PhiNet was found to perform best on each of the five metrics for the cross-validation test sets. The base architecture consists of three main parallel processing branches. We examined six PhiNets in which we removed these main branches: three iterations consisted of each main branch isolated and three consisted of a combination of two of these main branches. Of these modifications, we found that a two-branch PhiNet containing the activated convolutional branch and pooling branch had better performance. Slight ablations were continuously performed on these branches. In total, 20 ablated models were created. The ablated PhiNet with best cross-validated performance is considered in following results.

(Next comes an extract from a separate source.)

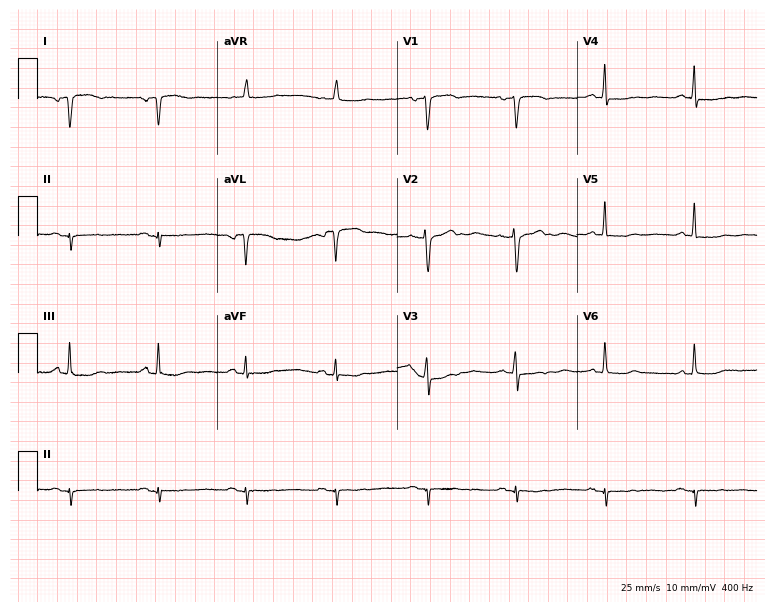
12-lead ECG (7.3-second recording at 400 Hz) from a woman, 62 years old. Screened for six findings — first-degree AV block, right bundle branch block (RBBB), left bundle branch block (LBBB), sinus bradycardia, atrial fibrillation (AF), sinus tachycardia — none is recorded.
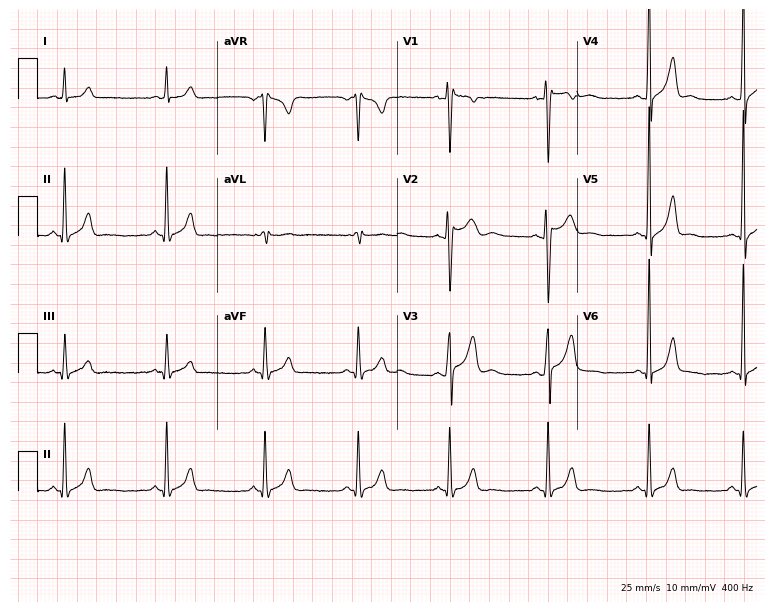
12-lead ECG from a male, 80 years old. Screened for six findings — first-degree AV block, right bundle branch block (RBBB), left bundle branch block (LBBB), sinus bradycardia, atrial fibrillation (AF), sinus tachycardia — none is recorded. Findings outside these six are not listed.

Training and Detection Time

As previously stated, each cross-validation fold was split into a train, validation, and test partition. A comparison of training loss and validation accuracy during cross-validation is shown in Figure 2. Validation accuracy during training was used as criteria for convergence. Additionally, a comparison of training time and detecting time can be seen in Table 1.

Figure 2:

Figure 2:

Mean training loss (left) and mean validation accuracy (right) for each fold are shown. Shaded regions represent ± the standard deviation.

Table 1.

The training time column lists the average seconds/step over 15 epochs, with batch size of eight. The detecting time column denotes the seconds/step for predicting on 60 images, with prediction batch size of one. The total epochs column gives the total epochs of training over the 10 folds from cross-validation.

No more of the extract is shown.